#### Task prompt
Each line from the one holding "Pontedeume, desembocadura do" to the end of the listing below must be given again exactly as it appears.

_ _ _

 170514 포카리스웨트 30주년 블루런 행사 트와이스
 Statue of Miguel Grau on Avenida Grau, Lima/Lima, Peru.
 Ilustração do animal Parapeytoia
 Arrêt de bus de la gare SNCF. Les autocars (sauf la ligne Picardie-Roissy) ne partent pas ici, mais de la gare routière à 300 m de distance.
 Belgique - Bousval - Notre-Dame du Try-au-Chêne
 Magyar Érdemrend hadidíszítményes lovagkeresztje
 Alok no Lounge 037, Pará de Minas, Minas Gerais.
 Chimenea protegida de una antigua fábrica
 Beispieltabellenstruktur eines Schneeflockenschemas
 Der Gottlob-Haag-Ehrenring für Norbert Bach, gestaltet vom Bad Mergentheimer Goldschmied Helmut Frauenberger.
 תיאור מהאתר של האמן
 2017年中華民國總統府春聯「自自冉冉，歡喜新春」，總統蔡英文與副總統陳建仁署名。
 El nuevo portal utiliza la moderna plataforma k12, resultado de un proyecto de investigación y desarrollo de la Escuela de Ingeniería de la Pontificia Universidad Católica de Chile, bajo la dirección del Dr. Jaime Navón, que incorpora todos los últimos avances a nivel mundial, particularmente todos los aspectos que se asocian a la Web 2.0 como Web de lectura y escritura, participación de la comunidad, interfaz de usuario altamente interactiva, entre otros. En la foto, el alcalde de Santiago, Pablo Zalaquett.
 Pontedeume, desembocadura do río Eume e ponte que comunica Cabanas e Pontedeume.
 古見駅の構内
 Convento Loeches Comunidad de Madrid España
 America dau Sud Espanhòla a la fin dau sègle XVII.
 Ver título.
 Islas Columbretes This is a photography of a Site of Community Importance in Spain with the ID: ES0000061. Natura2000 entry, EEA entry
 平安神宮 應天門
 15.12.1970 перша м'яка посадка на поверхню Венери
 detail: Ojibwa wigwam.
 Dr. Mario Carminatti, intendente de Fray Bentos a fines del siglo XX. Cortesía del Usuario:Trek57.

_ _ _

#### Exercise answer
 Pontedeume, desembocadura do río Eume e ponte que comunica Cabanas e Pontedeume.
 古見駅の構内
 Convento Loeches Comunidad de Madrid España
 America dau Sud Espanhòla a la fin dau sègle XVII.
 Ver título.
 Islas Columbretes This is a photography of a Site of Community Importance in Spain with the ID: ES0000061. Natura2000 entry, EEA entry
 平安神宮 應天門
 15.12.1970 перша м'яка посадка на поверхню Венери
 detail: Ojibwa wigwam.
 Dr. Mario Carminatti, intendente de Fray Bentos a fines del siglo XX. Cortesía del Usuario:Trek57.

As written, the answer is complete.